# help please I am completely lost.



## p5ich0 (Aug 24, 2010)

I am writing my first book, and I was looking at a self publisher. The only thing is a friend of mine was completely screwed (forgive me) when she went with a self pub. Just wanted to know if you all had any suggestions?Thank you SO much in advance.

P.S. I was looking into Xlibris.


----------



## Baron (Aug 24, 2010)

A POD company like Lulu.com is a better option than the usual vanity press.  Whichever way you go it's necessary to do your own promotion, to a large extent even with the major publishing houses these days.  With a company like Lulu you need to spend no more money than the cost of books that you purchase for yourself and your own distribution.  Lulu sets up online sales and gets your book listed with Amazon and other online retailers.


----------



## Sam (Aug 24, 2010)

I would advise against Lulu for a first-time author for the simple reason that it is more expensive than Amazon's Createspace, which does the same job for a lot less and offers more flexibility for the author. Different book-sizes, distribution throughout Amazon immediately (you have to wait eight weeks on Lulu), and a free editing when you select the professional package -- which only costs another $39.99.


----------



## Ilasir Maroa (Aug 24, 2010)

I would not advise Xlibris.  Lulu or CreatSpace as mentioned above would be good choices for self-publishing,


----------



## TWErvin2 (Aug 28, 2010)

p5ich0 said:


> I am writing my first book, and I was looking at a self publisher. The only thing is a friend of mine was completely screwed (forgive me) when she went with a self pub. Just wanted to know if you all had any suggestions?Thank you SO much in advance.
> 
> P.S. I was looking into Xlibris.


 
Why not try to find a publisher before going the self publication route?

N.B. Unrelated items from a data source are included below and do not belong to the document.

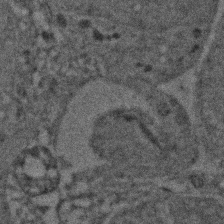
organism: Zebrafish
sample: Zebrafish embryo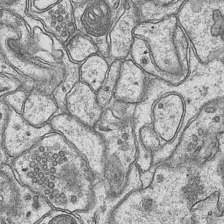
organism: Mouse
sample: CA1 Hippocampus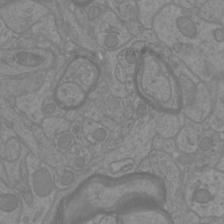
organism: Mouse
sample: Cortical neurons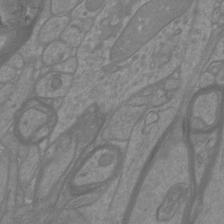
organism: Mouse
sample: Cortical neurons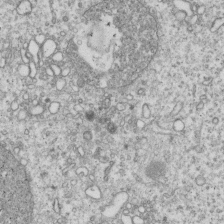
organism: Human
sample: MDA-MB-231 cells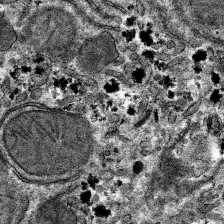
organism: Mouse
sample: Mouse hepatocytes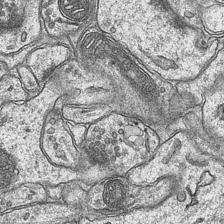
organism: Mouse
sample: CA1 Hippocampus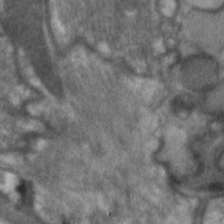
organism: C. elegans
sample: Pharynx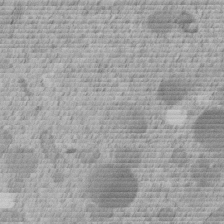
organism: C. elegans
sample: C. elegans embryo early stage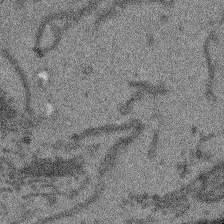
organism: Arabidopsis thaliana
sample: Root tip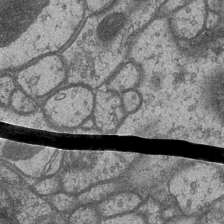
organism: Drosophila
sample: Optic medulla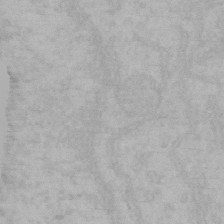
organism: Mouse
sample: Choroid plexus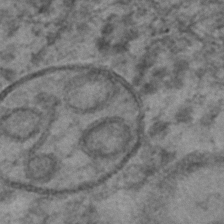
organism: C. elegans
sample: C. elegans embryo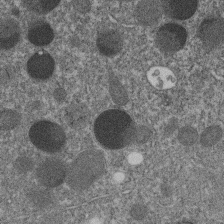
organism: C. elegans
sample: C. elegans embryo early stage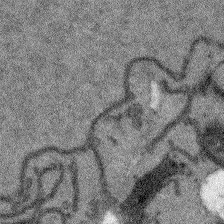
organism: Arabidopsis thaliana
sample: Root tip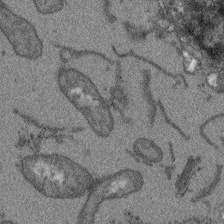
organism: Arabidopsis thaliana
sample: Root tip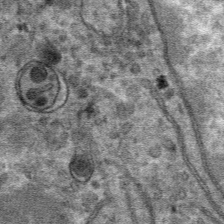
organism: Mouse
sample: Mouse hepatocytes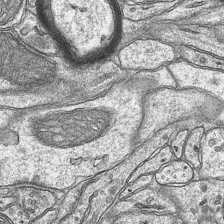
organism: Mouse
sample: CA1 Hippocampus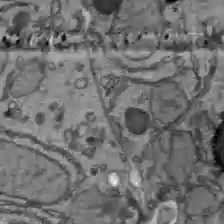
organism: C57BL Mouse
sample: Liver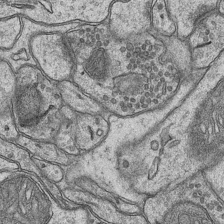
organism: Mouse
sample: CA1 Hippocampus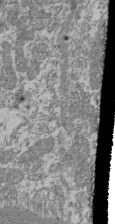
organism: Mouse
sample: Glomerulus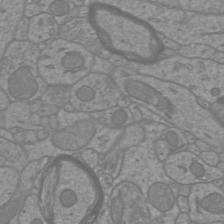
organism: Mouse
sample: Cortical neurons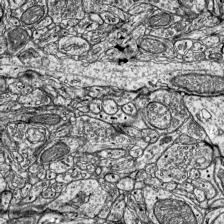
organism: Mouse
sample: Visual Cortex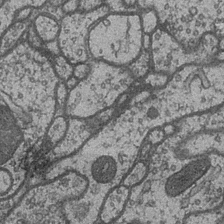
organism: Drosophila
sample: Optic medulla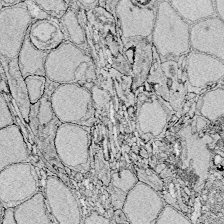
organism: Zebrafish
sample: Whole-Brain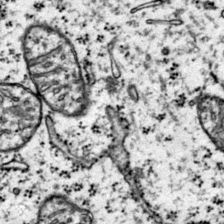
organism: Mouse
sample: Primary visual cortex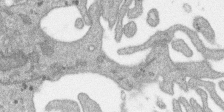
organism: Human
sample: Lung epithelial cells infected with SARS-CoV-2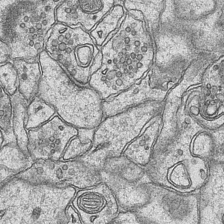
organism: Mouse
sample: CA1 Hippocampus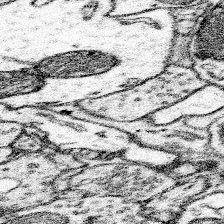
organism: Mouse
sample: Somatosensory cortex neuropil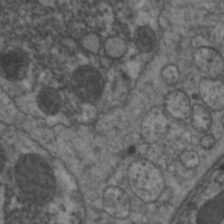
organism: C. elegans
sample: Pharynx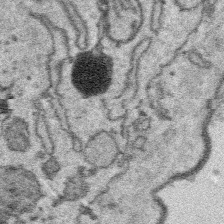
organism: Platynereis dumerilii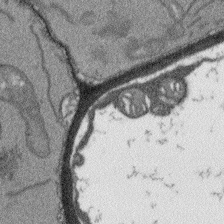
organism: Arabidopsis thaliana
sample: Root tip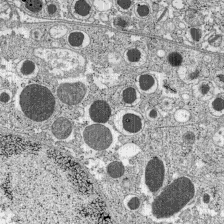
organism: C57BL Mouse
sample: Pancreatic islet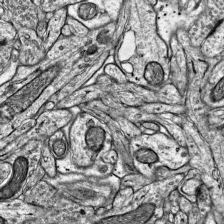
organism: Mouse
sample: Visual Cortex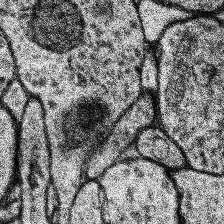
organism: Human
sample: Temporal Lobe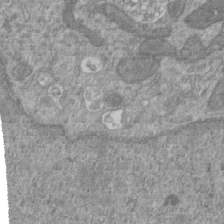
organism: Mouse
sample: ED-1 cell nuclei; centrioles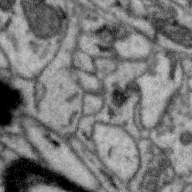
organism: Zebra finch
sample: Brain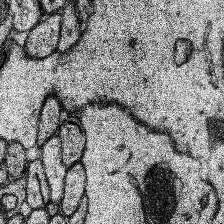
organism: Human
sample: Temporal Lobe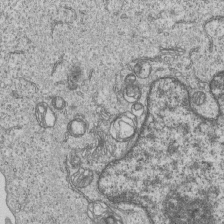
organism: Human
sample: MDA-MB-231 cells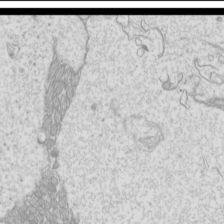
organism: Mouse
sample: Cilia; mouse epididymis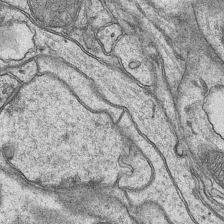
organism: Mouse
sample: CA1 Hippocampus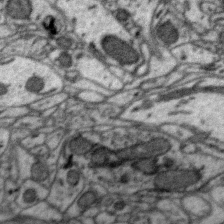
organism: Zebra finch
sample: Brain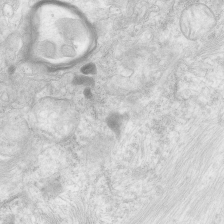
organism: Human
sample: Neocortex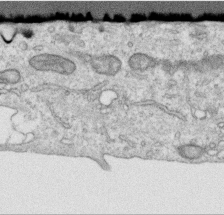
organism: Human
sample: Centriole in RPE cells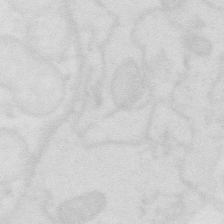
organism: Human
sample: HeLa cells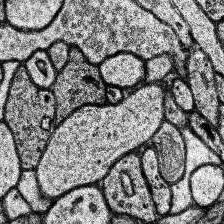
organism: Human
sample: Temporal Lobe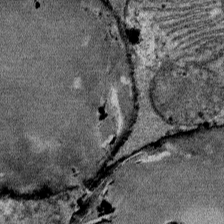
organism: Mouse
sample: Mouse Salivary gland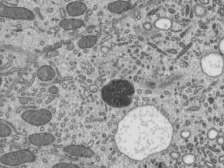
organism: Mouse
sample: Mouse epididymis efferent ductule cilia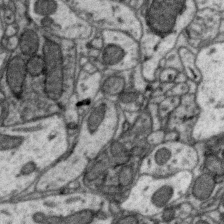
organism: Zebra finch
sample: Brain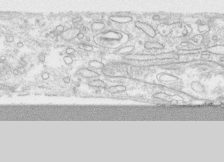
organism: Human
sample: CRL-1474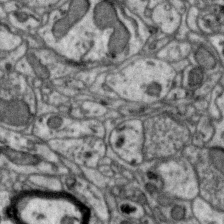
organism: Zebra finch
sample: Brain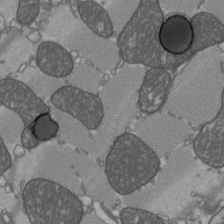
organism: C57BL Mouse
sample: Heart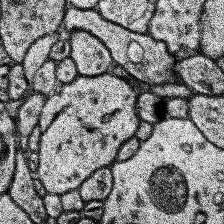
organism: Human
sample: Temporal Lobe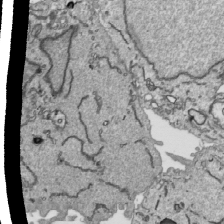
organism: Human
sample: Mitochondria in HCT116 cells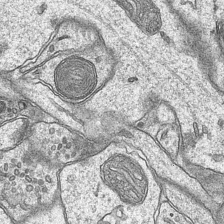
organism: Mouse
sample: CA1 Hippocampus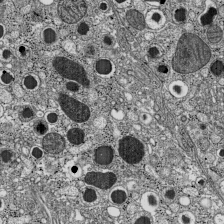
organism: C57BL Mouse
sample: Pancreatic islet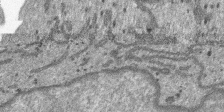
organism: Human
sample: Lung epithelial cells infected with SARS-CoV-2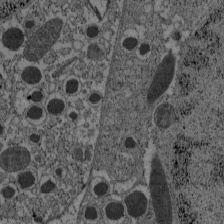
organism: C57BL Mouse
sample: Pancreatic islet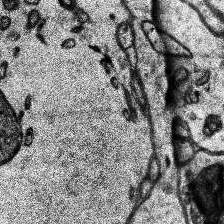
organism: Human
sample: Temporal Lobe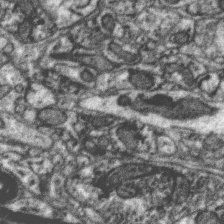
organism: Zebra finch
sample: Brain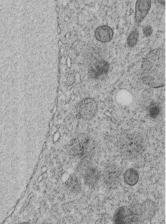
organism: C. elegans
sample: C. elegans embryo early stage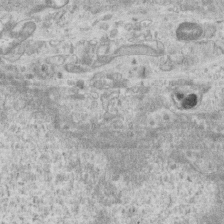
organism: Mouse
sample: Centriole in ependymal cells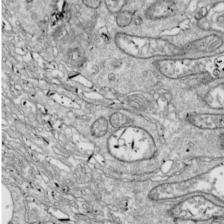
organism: Drosophila
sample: Cell division; meiosis; drosophila spermatocytes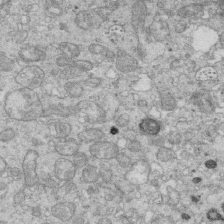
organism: Mouse
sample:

I know writers who've gone with Lulu and Createspace.  The latter seems to be a better route. If you do self-publish, don't forget ebooks (like through smashwords--which will get you into B&N, and also there is Kindle).


----------



## writeratdesk (Sep 4, 2010)

Yes, e-books is certainly a very viable option in this day and age. I also agree with TWErvin2 about considering pitching to a traditional publisher as well, if you are trying to market to the general public and not to a niche. Have you considered this? Maybe look into pitching to a literary agent?


----------